Thank you, Mr. Chairman and members of the committee, for this opportunity to provide our industry's perspective on the Department of Health's regulatory changes for natural health products.
FHCP members account for more than half of the NHPs sold in Canada. This includes familiar products like vitamins, minerals and herbal remedies, but also some things you may not necessarily think of as natural health products, such as nicotine patches for smoking cessation. Along with OTC medicines like pain relievers, cough and cold medicines and so forth, these self-care products are used by Canadians to prevent or manage health conditions, thereby relieving some strain on our heavily stressed health care system.
That's why Health Canada has been consulting with stakeholders since 2016 on the development of a self-care framework that would apply a consistent risk-based approach to these products, regulating both NHPs and OTCs.
The self-care framework was proposed as a three-phase project. First, NHP labels would be updated. The second phase was to reform the regulations governing OTCs, which have not been significantly revamped since the 1960s. The third and final phase would be to update the NHP regulations to better balance premarket and postmarket oversight, make these products subject to the authorities under Vanessa's Law and then, finally, apply cost recovery across this whole regulatory framework.
From the beginning, FHCP has been a strong and vocal proponent of this logical approach to the framework. The updated labelling regulations were passed last year, and their very costly implementation is something that we're working very hard with Health Canada to accomplish as the implementation deadlines approach.
We support cost recovery. We support the application of Vanessa's Law. We do all this because we believe that self-care's contribution to alleviating strain on our health care system is more important than ever. However, with this NHP cost recovery proposal, Health Canada has abandoned that logical three-phase sequence and is, frankly, putting the cart before the horse.

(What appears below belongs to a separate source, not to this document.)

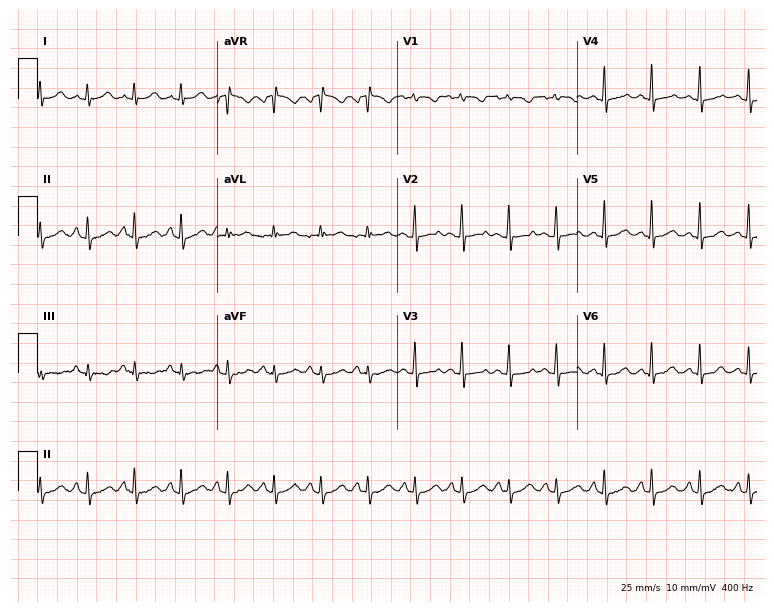
Resting 12-lead electrocardiogram (7.3-second recording at 400 Hz). Patient: a woman, 24 years old. The tracing shows sinus tachycardia (a sinus rate of 100 beats per minute or more).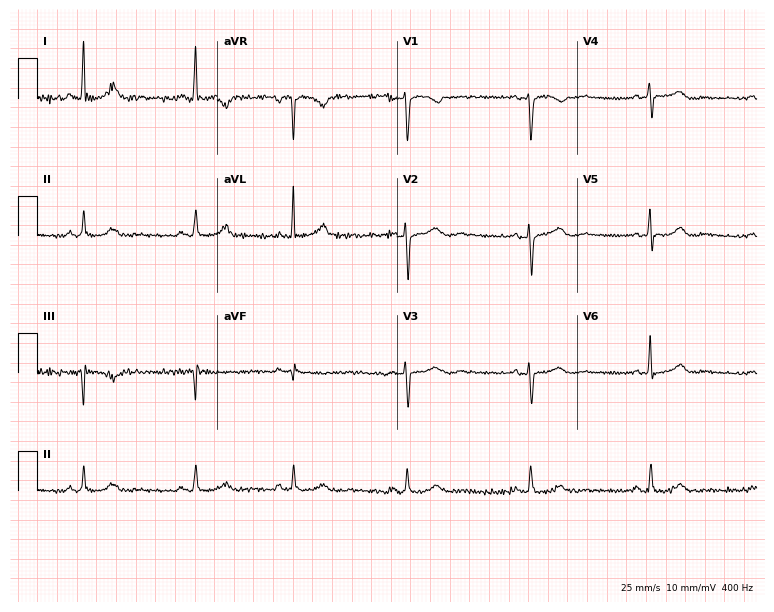
Resting 12-lead electrocardiogram. Patient: a 61-year-old woman. None of these six findings is recorded: first-degree AV block, right bundle branch block, left bundle branch block, sinus bradycardia, atrial fibrillation, sinus tachycardia.

Last month, Health Canada told this committee that the current cost recovery proposal was necessary to respond to the audit conducted by the commissioner of the environment and sustainable development. The CESD report was clear that the current shortcomings of the program, as we've heard previously today, are with respect to postmarket enforcement and inspections of facilities.
The CESD clearly endorsed the premarket product evaluation process. Health Canada's cost recovery response is not consistent with the CESD report or the self-care framework discussions that we've been having for the last seven or eight years. Instead, what we have is a cost recovery proposal in the form of a ministerial order, and that is no substitute for a fully consulted Governor in Council regulatory process.
Further, the cost recovery proposal itself revealed several core issues of process and analysis. I'll outline three of them for you.
First, in their testimony last month, the department said that there are 200,000 NHPs on the market. The proposal itself says there are 50,000, and the survey of industry that Health Canada conducted arrived at 11,000. These are very basic metrics that are vital to accurately identifying the activities and costs associated with the program.
Second, the costing analysis shared with us after the proposal was released seeks to more than double the overall size of the program. Specifically, the cost of premarket product evaluations for the lowest-risk products more than tripled under this proposal. This was the very part of the program that CESD said is not a problem, that it is fine, nor is there any kind of backlog in that category. We have no idea why or how that money is to be spent, but it's clear that it's not going to be spent addressing the issues raised by the CESD.
Third, the department stated that, consistent with Treasury Board guidance, the fee ratios used in this proposal—the fee ratios represent the share of the total cost of the program that the industry must bear—would be exactly the same as for prescription drugs. That completely ignores the fact that the federal government alone collects over $500 million a year in GST revenues from OTCs and NHPs. Do these revenues not count as a public benefit, and if so, how did we arrive at fee-recovery ratios that are exactly the same?
Finally, it's worth remembering that, unless a proposed fee or service charge meets the requirements of the Service Fees Act or, as in this case, the relevant portion of the Food and Drugs Act, that fee is, essentially, a tax, and I don't need to tell this group that taxes are the unique purview of Parliament.
Ultimately, we don't see this proposal as a substitute for the full self-care framework. This isn't the time for shortcuts. It really is time to get this job done.
Thank you, Mr. Chairman. I look forward to the questions.